Happy New Year (soon) to you and your family!


----------



## *Laura* (Dec 13, 2011)

Dallas Gold said:


> That's such a funny photo of Buddy!! Thanks for the snow photos. I enjoy seeing snow virtually and would rather not "experience" it in real life! It definitely looks like Buddy enjoys the white stuff!!
> 
> Happy New Year (soon) to you and your family!


Haha...and Anne I'm enjoying puppyhood virtually through you as well. Although I think you're getting the better deal as you get to look at snow pictures as you get to cuddle your little fluffer  Happy New Year to you and yours as well


----------



## Doug (Jul 17, 2010)

I love the way that you have all conveyed Buddy's happy and bright personality through your photos. It looks like you have so much fun at your house! I especially love the photo of Buddy sitting on the top of the couch. 

What a fabulous love story.

Thanks for sharing Buddy's inner and outer beauty with us


----------



## cgriffin (Nov 30, 2011)

Great pictures, Laura!  What a happy looking family  

I am glad you guys had a nice Christmas.

Wishing you and your family, furry and non-furry all the best for the new year!


----------



## dborgers (Dec 7, 2011)

*Laura* said:


> Haha Danny - yes don't I have a fine, warm stole. Buddy saw that both places beside me were taken so he crawled up past Kevin to sit behind my head. It was so cute. He quite often likes to sit up behind me with his arms around my head. Sometimes he uses my head for a headrest. So sweet


I remember the other part about how he was checking out all the love his fur cousins were getting for awhile before he made his move to claim you. LOL


----------



## HolDaisy (Jan 10, 2012)

Beautiful photos of Buddy  He's so happy now it's just wonderful to see


----------



## dborgers (Dec 7, 2011)

Time for a Buddy update


----------



## *Laura* (Dec 13, 2011)

It's been awhile since my last Buddy update. He's still an absolute delight. He's the sweetest, most affectionate puppy dog. I've looked back over old video and it's amazing how much more mature he looks now. He was still such a puppy when I adopted him from Danny (dborgers). He has long feathers now (like a black golden) 

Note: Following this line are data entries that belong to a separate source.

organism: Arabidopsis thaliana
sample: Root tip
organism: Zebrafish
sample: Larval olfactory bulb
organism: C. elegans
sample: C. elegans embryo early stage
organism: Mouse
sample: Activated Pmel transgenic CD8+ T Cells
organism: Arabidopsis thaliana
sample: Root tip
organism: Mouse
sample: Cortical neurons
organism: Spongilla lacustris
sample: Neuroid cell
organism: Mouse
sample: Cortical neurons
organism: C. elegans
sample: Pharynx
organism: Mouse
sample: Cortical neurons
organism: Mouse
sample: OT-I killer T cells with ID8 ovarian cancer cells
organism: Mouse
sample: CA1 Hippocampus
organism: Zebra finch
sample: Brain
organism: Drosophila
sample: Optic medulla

I've found these little toys we call his 'babies'. He has MANY babies around the house. They are very soft and he just gently chews, almost like a soother. He never hurts them. They are soft so we can throw them around the house (which we do for hours). Here is just one of his 'babies'.

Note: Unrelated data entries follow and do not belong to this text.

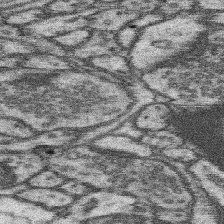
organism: Mouse
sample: Somatosensory cortex neuropil
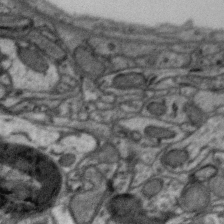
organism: Zebra finch
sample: Brain
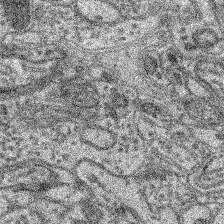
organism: Mouse
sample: Retina
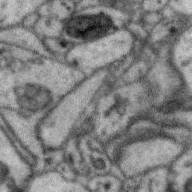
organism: Zebra finch
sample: Brain
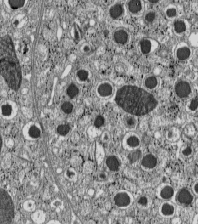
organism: C57BL Mouse
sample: Pancreatic islet
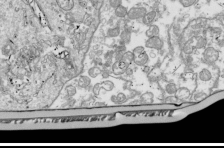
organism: Drosophila
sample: Cell division; meiosis; drosophila spermatocytes
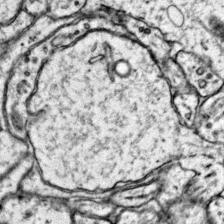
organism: Mouse
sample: Primary visual cortex
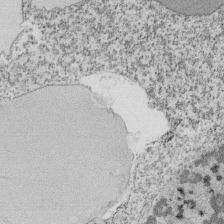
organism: Tetrahymena
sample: Cilia in tetrahymena
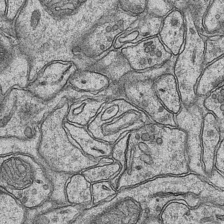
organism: Mouse
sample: CA1 Hippocampus
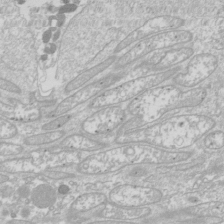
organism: Drosophila
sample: Cell division; meiosis; drosophila spermatocytes
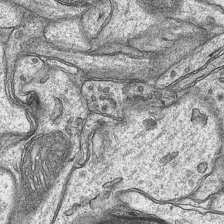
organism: Mouse
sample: CA1 Hippocampus
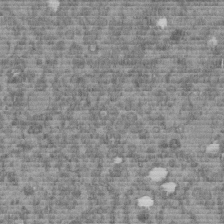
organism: C. elegans
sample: C. elegans embryo early stage
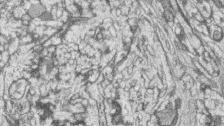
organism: Zebrafish
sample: synaptic ribbons in rod cells and cone cells

Please Mom won't you throw my Baby


Here I'll just nudge it towards you a little


Things are looking good......you've picked it up


Yahh....Okay I'm ready. Go for it. oh boy, oh boy


He's a pretty great little guy. ....Always fun to be around. I'm so glad every day that we took that leap of faith and arranged to meet that man we'd met on the internet in a small motel in Lima, Ohio haha ....Luckily it was Danny


----------



## Dallas Gold (Dec 22, 2007)

Lucky indeed!! Buddy is such a handsome boy and oh wow, he's got the most soulful eyes! What a blessing!


----------



## MercyMom (Dec 19, 2011)

*Laura* said:


> It's been awhile since my last Buddy update. He's still an absolute delight. He's the sweetest, most affectionate puppy dog. I've looked back over old video and it's amazing how much more mature he looks now. He was still such a puppy when I adopted him from Danny (dborgers). He has long feathers now (like a black golden)
> 
> I've found these little toys we call his 'babies'. He has MANY babies around the house. They are very soft and he just gently chews, almost like a soother. He never hurts them. They are soft so we can throw them around the house (which we do for hours). Here is just one of his 'babies'.
> 
> ...


Awww! He looks like Mercy and Coal mixed together, especially in the third picture! Squeeeeal! That's the same Hartz toy that Mercy has. I call spiked Hartz toys Woogies! I just love the sound of the spikes rubbing and thumping in the dog's mouth!:smooch:


----------



## dborgers (Dec 7, 2011)

Proud and gushing "Dogfather" has heart melt at the pictures of his Dogson


----------



## *Laura* (Dec 13, 2011)

Dallas Gold said:


> Lucky indeed!! Buddy is such a handsome boy and oh wow, he's got the most soulful eyes! What a blessing!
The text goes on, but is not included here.